FriendsOfPHP / Goutte

Goutte, a simple PHP Web Scraper
MIT License
9.26k stars 1.01k forks source link

Not pulling all html from page? #417

Open JPeterson2015 opened 4 years ago

JPeterson2015 commented 4 years ago

Having an issue. I have the following code, im trying to get the pagination which there are 5 links however when I filter through it turns up empty.
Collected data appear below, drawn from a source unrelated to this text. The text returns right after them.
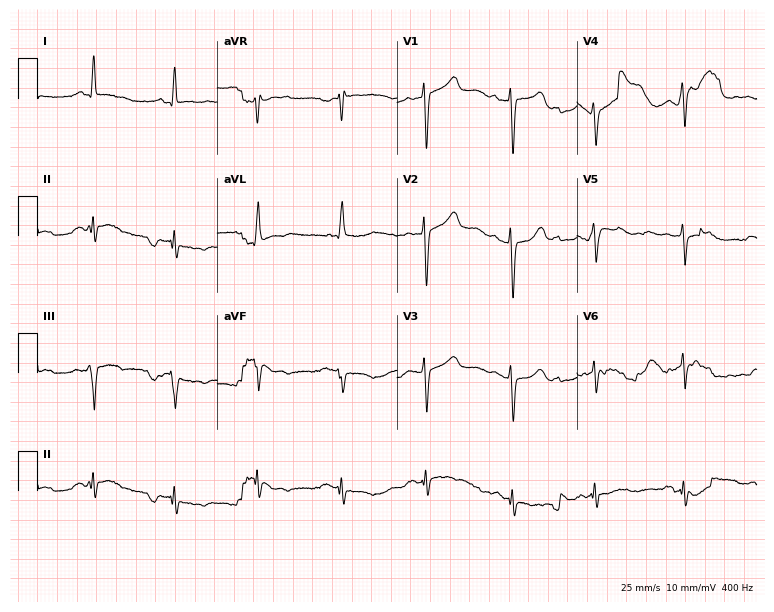
Electrocardiogram (7.3-second recording at 400 Hz), a female patient, 64 years old. Of the six screened findings (first-degree AV block, right bundle branch block, left bundle branch block, sinus bradycardia, atrial fibrillation, sinus tachycardia), none is recorded.
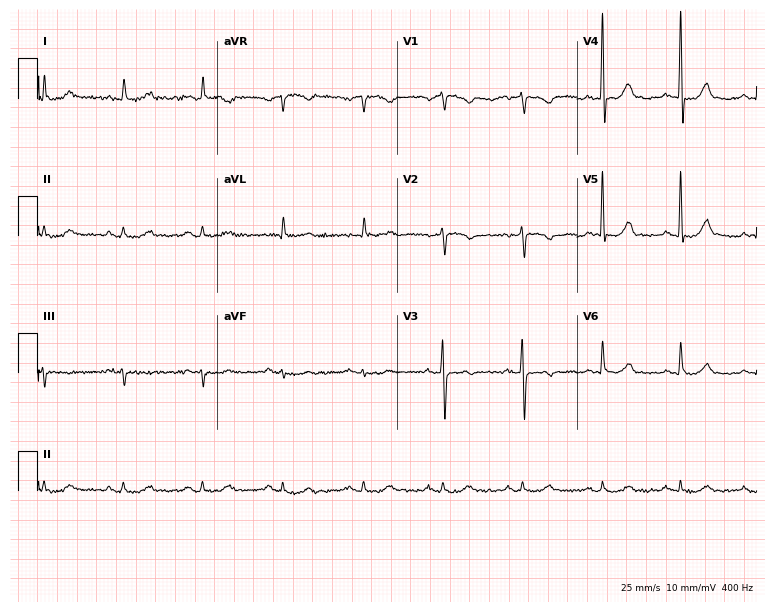
Resting 12-lead electrocardiogram. Patient: a woman, 72 years old. None of these six findings is recorded: first-degree AV block, right bundle branch block, left bundle branch block, sinus bradycardia, atrial fibrillation, sinus tachycardia. Findings outside these six are not listed.
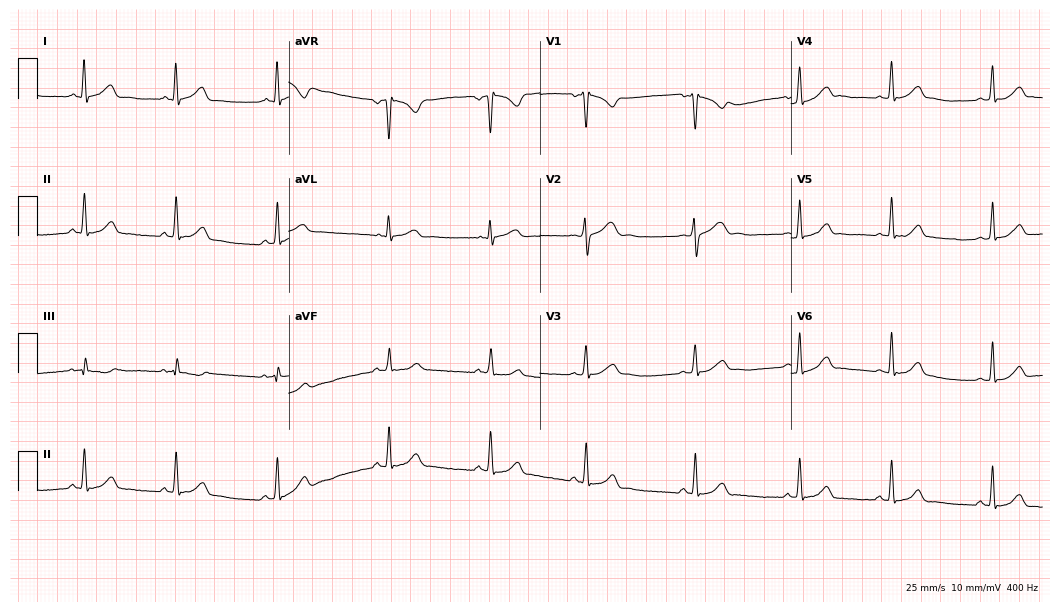
ECG (10.2-second recording at 400 Hz) — a 20-year-old female patient. Screened for six findings — first-degree AV block, right bundle branch block, left bundle branch block, sinus bradycardia, atrial fibrillation, sinus tachycardia — none is recorded. Other findings, if any, are not listed.
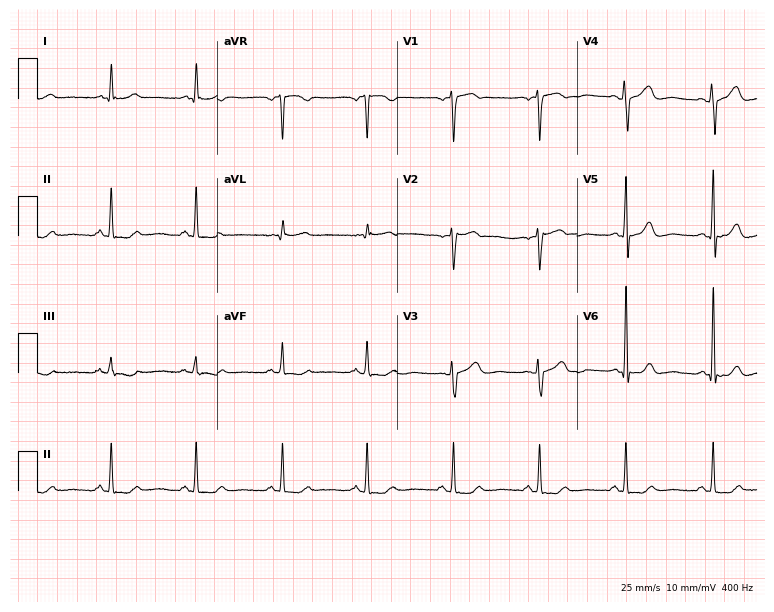
Standard 12-lead ECG recorded from a 54-year-old female (7.3-second recording at 400 Hz). None of these six findings is recorded: first-degree AV block, right bundle branch block, left bundle branch block, sinus bradycardia, atrial fibrillation, sinus tachycardia.

Very strange because in chrome dev tools I can see the links but when i dd($crawler) the markup for the page is incomplete.

Whats the deal here?

`$url = 'https://www.indeed.com/cmp/Lockheed-Martin/jobs';

    $crawler = Goutte::request('GET', $url);
    $data = $crawler->filter('.cmp-JobDisplay-pagination > .cmp-Pagination > a')->each(function ($node) {
        return $node->attr('href');
    });

    dd($data);`
sharmadhiraj commented 4 years ago

This is working for me.

$url = 'https://www.indeed.com/cmp/Lockheed-Martin/jobs';

$client = new Client();
$crawler = $client->request('GET', $url);

$data = $crawler->filter('.cmp-JobDisplay-pagination > .cmp-Pagination > a')
    ->each(function ($node) {
        return $node->attr('href');
    });

print_r($data);

Output: Array ( [0] => /cmp/Lockheed-Martin/jobs?start=150 [1] => /cmp/Lockheed-Martin/jobs?start=300 [2] => /cmp/Lockheed-Martin/jobs?start=450 [3] => /cmp/Lockheed-Martin/jobs?start=600 [4] => /cmp/Lockheed-Martin/jobs?start=150 )